There is a shortcut, in case a request uses the same parameters as
defined in the ``ZYTE_API_DEFAULT_PARAMS`` setting, without any further
customization - the ``zyte_api`` meta key can be set to ``True`` or ``{}``:

.. code-block:: python

    import scrapy


    class SampleQuotesSpider(scrapy.Spider):
        name = "sample_quotes"

        custom_settings = {
            "ZYTE_API_DEFAULT_PARAMS": {
                "browserHtml": True,
            }
        }

        def start_requests(self):
            yield scrapy.Request(
                url="http://quotes.toscrape.com/",
                callback=self.parse,
                meta={"zyte_api": True},
            )

        def parse(self, response):
            yield {"URL": response.url, "HTML": response.body}

            print(response.raw_api_response)
            # {
            #     'url': 'https://quotes.toscrape.com/',
            #     'statusCode': 200,
            #     'browserHtml': '<html> ... </html>',
            # }

            print(response.request.meta)
            # {
            #     'zyte_api': {
            #         'browserHtml': True,
            #     },
            #     'download_timeout': 180.0,
            #     'download_slot': 'quotes.toscrape.com'
            # }

Customizing the retry policy
----------------------------

API requests are retried automatically using the default retry policy of
`python-zyte-api`_.

API requests that exceed retries are dropped. You cannot manage API request
retries through Scrapy downloader middlewares.

Use the ``ZYTE_API_RETRY_POLICY`` setting or the ``zyte_api_retry_policy``
request meta key to override the default `python-zyte-api`_ retry policy with a
custom retry policy.

A custom retry policy must be an instance of `tenacity.AsyncRetrying`_.

Scrapy settings must be picklable, which `retry policies are not
<https://github.com/jd/tenacity/issues/147>`_, so you cannot assign retry
policy objects directly to the ``ZYTE_API_RETRY_POLICY`` setting, and must use
their import path string instead.

When setting a retry policy through request metadata, you can assign the
``zyte_api_retry_policy`` request meta key either the retry policy object
itself or its import path string. If you need your requests to be serializable,
however, you may also need to use the import path string.

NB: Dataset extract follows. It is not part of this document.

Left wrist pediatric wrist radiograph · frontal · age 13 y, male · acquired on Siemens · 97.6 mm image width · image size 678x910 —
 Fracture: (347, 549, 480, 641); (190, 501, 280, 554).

For example, to also retry HTTP 521 errors the same as HTTP 520 errors, you can
subclass RetryFactory_ as follows:

.. code-block:: python

    # project/retry_policies.py
    from tenacity import retry_if_exception, RetryCallState
    from zyte_api.aio.errors import RequestError
    from zyte_api.aio.retry import RetryFactory

    def is_http_521(exc: BaseException) -> bool:
        return isinstance(exc, RequestError) and exc.status == 521

    class CustomRetryFactory(RetryFactory):

        retry_condition = (
            RetryFactory.retry_condition
            | retry_if_exception(is_http_521)
        )

        def wait(self, retry_state: RetryCallState) -> float:
            if is_http_521(retry_state.outcome.exception()):
                return self.temporary_download_error_wait(retry_state=retry_state)
            return super().wait(retry_state)

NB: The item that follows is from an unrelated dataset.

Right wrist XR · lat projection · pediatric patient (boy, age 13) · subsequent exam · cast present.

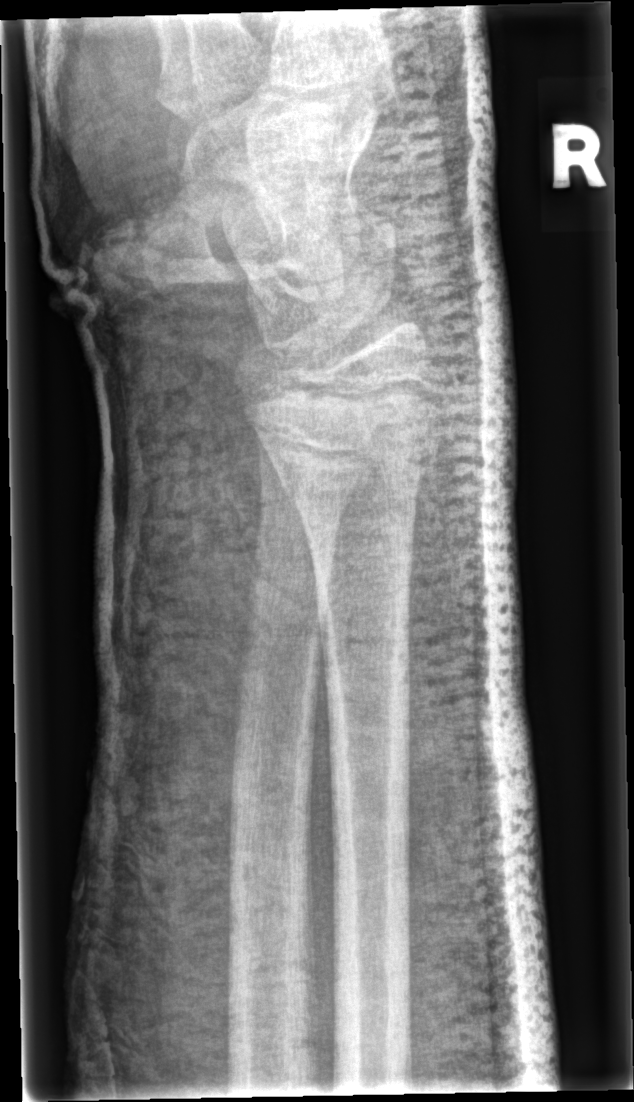

AO code 23r-M/2.1; 23u-E/3. Fracture identified at <260,401>-<447,498>.

        def stop(self, retry_state: RetryCallState) -> bool:
            if is_http_521(retry_state.outcome.exception()):
                return self.temporary_download_error_stop(retry_state)
            return super().stop(retry_state)

    CUSTOM_RETRY_POLICY = CustomRetryFactory().build()

    # project/settings.py
    ZYTE_API_RETRY_POLICY = "project.retry_policies.CUSTOM_RETRY_POLICY"

.. _python-zyte-api: https://github.com/zytedata/python-zyte-api
.. _RetryFactory: https://github.com/zytedata/python-zyte-api/blob/main/zyte_api/aio/retry.py
.. _tenacity.AsyncRetrying: https://tenacity.readthedocs.io/en/latest/api.html#tenacity.AsyncRetrying


Stats
-----

Stats from python-zyte-api_ are exposed as Scrapy stats with the
``scrapy-zyte-api`` prefix.